TTL is in seconds, so set it to a lower value, 60x60 = 3600 for an hour for examlpe
sudo -e /etc/bind/db.local
Set the ttl:
$TTL 3600
and restart bind.
For additional information see:
How do I do a complete BIND9 DNS Server Configuration with a hostname?
and
https://help.ubuntu.com/10.04/serverguide/dns-configuration.html
I'm just using bind as a caching server only. And the only config file I edited was/etc/bind/named.conf.options
. The tutorial that I followed was this link. Can I just put the line$TTL 3600
in/etc/bind/named.conf.options
? I really appreciate your help man
– Abel Melquiades Callejo
Feb 18 '14 at 16:52
I believe so, is there already a line defining TTL ? If so, then yes.
– Panther
Feb 18 '14 at 17:01
add a comment |
Each DNS record already contains a Time To Live (TTL) value that specifies the number of seconds it may be cached for, and the SOA
record for the zone contains the TTL for negative results.
Whenever a result is forwarded from a DNS that is not the authoritative server for the zone, the TTL is reduced by the time that the result had been cached already.
For example, when I resolve google.de
:
google.de. 300 IN A 216.58.205.227
If I do it again ten seconds later:
google.de. 290 IN A 216.58.205.227
The original TTL of the record was most likely 300, and my provider's DNS cached it after I first asked, and returned the cached result to me on the second iteration.
So, lifetime is tracked per record.
When you run your own DNS server, there are two ways for it to resolve names: using a forwarder, or doing a hierarchical lookup.
When you use a forwarder, your server simply queries another caching server, and will get a cached result with a shortened TTL if the other server already has a copy of that record. There is no way to tell the age of that cached entry, only when it is supposed to expire.
When you do recursive lookups yourself, you are pretty much guaranteed to get fresh results, at the expense of having to do a lookup for every path component on the way. If your link has a high round-trip time (GPRS or satellite link), it is likely that the original request from the application will time out before your server has had a chance to get the result.
In either case, you can limit the TTL for cached records on your server using the max-cache-ttl
and max-ncache-ttl
settings in BIND.
In a forwarder setup, this will not help much, because all it will do is make your server query the forwarder again, which will reply with the cached value if it is still valid.
In a recursive setup, this will shorten the time your server caches results — but all results on all levels. So after that timeout has elapsed, it will re-do the full recursive query.

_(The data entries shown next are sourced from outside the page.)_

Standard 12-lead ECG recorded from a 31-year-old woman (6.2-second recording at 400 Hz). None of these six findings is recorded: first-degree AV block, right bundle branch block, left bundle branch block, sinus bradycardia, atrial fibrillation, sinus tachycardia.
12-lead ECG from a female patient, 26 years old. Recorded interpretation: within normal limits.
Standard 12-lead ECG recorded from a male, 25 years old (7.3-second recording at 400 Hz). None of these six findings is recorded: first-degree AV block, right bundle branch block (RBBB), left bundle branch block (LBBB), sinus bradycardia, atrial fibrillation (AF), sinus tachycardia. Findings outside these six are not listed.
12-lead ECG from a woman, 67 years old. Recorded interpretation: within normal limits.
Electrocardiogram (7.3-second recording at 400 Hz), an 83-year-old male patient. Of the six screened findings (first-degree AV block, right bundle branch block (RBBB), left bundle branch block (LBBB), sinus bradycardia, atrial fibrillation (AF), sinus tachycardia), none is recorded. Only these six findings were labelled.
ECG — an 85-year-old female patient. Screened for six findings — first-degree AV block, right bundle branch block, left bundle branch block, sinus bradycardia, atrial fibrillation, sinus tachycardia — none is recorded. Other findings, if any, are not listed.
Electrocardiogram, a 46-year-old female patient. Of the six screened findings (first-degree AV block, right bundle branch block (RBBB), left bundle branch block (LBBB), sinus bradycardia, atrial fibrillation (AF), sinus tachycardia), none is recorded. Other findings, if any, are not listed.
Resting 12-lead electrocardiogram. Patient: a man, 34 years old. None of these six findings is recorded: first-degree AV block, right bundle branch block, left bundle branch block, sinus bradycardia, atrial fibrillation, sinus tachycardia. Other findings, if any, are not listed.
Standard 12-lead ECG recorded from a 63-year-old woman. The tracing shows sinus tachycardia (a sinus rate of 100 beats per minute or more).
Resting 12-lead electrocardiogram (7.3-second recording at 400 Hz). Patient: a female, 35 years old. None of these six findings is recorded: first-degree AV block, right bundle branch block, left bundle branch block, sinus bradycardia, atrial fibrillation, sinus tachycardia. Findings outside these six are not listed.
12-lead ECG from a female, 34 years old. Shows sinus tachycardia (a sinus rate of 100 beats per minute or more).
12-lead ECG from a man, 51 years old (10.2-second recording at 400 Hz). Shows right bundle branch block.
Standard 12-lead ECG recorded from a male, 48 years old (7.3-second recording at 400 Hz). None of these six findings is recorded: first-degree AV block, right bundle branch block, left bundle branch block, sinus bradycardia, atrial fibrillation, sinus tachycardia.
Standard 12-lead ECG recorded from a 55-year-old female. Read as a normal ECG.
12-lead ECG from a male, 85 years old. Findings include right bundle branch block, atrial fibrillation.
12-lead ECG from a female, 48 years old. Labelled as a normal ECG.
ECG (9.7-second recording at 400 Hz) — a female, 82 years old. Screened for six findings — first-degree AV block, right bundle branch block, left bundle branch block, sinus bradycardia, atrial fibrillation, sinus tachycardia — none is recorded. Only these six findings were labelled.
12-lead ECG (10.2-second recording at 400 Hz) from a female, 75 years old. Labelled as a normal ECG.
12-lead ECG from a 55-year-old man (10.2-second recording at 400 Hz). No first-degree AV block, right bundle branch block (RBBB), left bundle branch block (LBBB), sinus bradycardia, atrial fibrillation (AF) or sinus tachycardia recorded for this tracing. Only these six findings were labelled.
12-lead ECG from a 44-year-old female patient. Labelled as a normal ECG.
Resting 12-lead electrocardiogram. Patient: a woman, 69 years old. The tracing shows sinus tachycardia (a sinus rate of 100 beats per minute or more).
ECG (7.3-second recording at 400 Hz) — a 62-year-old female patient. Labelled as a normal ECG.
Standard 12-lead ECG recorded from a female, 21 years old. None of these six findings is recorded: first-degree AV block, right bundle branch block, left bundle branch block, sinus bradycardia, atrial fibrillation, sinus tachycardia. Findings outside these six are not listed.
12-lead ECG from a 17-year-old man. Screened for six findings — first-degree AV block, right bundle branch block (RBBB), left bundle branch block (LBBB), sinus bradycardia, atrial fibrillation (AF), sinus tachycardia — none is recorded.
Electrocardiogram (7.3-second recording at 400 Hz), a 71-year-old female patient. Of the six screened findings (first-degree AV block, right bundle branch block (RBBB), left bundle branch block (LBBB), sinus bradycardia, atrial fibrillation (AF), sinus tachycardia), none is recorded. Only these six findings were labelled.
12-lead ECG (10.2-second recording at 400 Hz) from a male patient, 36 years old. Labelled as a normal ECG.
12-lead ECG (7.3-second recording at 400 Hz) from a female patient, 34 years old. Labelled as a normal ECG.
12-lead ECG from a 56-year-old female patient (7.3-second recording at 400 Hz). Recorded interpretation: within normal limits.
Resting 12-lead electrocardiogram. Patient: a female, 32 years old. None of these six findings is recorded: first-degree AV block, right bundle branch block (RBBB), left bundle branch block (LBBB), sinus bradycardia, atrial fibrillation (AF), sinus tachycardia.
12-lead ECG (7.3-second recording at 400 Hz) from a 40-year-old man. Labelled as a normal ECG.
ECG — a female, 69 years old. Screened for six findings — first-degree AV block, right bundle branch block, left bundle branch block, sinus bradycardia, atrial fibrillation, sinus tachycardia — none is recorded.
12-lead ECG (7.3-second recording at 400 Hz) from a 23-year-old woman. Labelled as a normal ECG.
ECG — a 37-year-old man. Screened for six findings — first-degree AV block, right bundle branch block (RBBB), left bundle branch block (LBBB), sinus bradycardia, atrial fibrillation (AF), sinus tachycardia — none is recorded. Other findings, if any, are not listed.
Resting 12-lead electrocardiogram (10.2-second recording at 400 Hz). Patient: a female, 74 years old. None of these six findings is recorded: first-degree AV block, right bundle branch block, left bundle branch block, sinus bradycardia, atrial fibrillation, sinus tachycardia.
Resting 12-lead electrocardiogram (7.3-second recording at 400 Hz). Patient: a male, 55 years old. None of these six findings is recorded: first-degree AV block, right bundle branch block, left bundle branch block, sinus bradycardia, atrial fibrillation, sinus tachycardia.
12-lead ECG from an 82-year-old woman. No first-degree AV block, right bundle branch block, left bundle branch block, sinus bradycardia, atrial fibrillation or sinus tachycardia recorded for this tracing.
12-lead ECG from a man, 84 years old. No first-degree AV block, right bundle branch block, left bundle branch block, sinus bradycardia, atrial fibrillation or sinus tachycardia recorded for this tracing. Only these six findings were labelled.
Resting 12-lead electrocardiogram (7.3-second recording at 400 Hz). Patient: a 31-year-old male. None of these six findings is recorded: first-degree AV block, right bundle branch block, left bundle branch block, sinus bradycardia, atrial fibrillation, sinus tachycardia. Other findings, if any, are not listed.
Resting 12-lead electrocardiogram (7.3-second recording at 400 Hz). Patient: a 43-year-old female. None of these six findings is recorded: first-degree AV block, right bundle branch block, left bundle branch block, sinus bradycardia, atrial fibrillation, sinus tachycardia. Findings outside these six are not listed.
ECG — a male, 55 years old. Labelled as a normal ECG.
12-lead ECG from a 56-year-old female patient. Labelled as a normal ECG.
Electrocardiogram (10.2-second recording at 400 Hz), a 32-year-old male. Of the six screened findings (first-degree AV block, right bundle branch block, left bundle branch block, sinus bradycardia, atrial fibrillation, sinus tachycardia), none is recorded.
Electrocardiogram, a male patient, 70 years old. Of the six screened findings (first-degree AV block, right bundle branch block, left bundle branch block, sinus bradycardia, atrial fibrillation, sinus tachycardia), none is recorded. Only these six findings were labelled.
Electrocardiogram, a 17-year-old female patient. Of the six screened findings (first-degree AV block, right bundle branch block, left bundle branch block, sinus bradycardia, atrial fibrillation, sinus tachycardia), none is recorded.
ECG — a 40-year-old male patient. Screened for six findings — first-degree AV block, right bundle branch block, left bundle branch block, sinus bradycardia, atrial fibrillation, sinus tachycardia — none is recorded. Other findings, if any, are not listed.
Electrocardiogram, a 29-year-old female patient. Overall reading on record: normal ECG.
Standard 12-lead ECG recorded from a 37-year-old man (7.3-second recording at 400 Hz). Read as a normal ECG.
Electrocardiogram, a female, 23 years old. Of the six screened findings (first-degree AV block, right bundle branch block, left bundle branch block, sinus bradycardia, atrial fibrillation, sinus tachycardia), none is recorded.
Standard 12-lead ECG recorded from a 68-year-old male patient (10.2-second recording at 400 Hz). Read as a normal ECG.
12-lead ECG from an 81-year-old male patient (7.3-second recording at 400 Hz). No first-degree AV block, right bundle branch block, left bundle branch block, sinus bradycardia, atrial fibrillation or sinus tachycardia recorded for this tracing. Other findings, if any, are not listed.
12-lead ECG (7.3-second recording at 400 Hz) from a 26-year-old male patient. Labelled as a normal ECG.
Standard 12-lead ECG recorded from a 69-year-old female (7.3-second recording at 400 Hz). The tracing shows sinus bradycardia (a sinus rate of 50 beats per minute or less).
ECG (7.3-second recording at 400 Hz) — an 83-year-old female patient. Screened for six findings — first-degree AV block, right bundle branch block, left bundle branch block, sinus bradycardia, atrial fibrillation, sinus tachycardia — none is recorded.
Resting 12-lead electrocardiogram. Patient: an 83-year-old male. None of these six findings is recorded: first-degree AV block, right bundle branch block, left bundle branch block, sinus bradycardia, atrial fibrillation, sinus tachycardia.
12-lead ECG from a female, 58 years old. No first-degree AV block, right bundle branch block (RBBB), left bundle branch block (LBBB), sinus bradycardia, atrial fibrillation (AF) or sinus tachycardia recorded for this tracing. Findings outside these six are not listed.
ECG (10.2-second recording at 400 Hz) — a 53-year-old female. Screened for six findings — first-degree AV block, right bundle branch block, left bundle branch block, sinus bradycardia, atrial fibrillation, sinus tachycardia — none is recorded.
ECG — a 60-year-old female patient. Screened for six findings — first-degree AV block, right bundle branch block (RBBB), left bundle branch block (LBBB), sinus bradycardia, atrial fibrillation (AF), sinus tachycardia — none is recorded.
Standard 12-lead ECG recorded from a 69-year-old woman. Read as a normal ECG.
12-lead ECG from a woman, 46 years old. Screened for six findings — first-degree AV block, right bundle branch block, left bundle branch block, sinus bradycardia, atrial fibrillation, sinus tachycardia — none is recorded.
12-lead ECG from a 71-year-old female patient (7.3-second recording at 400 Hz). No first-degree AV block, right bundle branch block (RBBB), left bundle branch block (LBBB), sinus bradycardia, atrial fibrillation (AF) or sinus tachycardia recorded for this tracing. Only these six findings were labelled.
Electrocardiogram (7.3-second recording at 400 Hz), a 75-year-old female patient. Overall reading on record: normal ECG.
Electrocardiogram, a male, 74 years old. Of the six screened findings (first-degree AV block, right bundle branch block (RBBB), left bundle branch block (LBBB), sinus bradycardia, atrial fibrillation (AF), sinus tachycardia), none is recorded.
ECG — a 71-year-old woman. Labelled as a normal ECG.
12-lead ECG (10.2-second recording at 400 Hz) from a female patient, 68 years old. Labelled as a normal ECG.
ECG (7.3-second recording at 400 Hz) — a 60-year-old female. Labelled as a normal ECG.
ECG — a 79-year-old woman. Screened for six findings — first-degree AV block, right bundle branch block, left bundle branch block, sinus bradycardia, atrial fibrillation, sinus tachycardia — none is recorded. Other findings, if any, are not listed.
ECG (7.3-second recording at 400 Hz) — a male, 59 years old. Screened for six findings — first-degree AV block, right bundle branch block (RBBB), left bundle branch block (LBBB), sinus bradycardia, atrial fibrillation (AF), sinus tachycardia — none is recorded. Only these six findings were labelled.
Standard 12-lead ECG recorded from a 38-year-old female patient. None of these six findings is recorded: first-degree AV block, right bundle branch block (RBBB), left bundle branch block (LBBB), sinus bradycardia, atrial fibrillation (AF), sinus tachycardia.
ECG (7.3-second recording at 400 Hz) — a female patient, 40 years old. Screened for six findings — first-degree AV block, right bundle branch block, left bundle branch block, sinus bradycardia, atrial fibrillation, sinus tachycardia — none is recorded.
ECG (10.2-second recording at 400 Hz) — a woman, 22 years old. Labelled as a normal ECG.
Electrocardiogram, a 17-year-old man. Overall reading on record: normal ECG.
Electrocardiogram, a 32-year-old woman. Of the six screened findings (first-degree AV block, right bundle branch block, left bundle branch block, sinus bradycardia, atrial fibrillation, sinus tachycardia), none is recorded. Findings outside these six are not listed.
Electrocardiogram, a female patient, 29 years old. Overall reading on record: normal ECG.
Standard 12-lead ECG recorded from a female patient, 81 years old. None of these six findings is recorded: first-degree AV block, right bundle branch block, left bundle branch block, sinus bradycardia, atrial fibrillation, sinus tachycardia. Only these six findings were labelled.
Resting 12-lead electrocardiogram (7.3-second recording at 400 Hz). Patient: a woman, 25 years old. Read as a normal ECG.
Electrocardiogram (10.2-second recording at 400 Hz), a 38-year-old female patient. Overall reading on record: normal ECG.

Generally, DNS administrators take great care to set adequate TTLs on records, for example I will use 60 seconds on the records I use to find my home network, while my servers have a TTL of one day. When I plan to move a server, I will reduce its TTL to an hour on the day before, and to five minutes before I leave for the datacenter, so you will get reasonable TTLs from caches. Second-guessing me will only give you degraded performance as your DNS refreshes entries unnecessarily. If some records are often outdated, that is a configuration problem on the other person's end, not on your side.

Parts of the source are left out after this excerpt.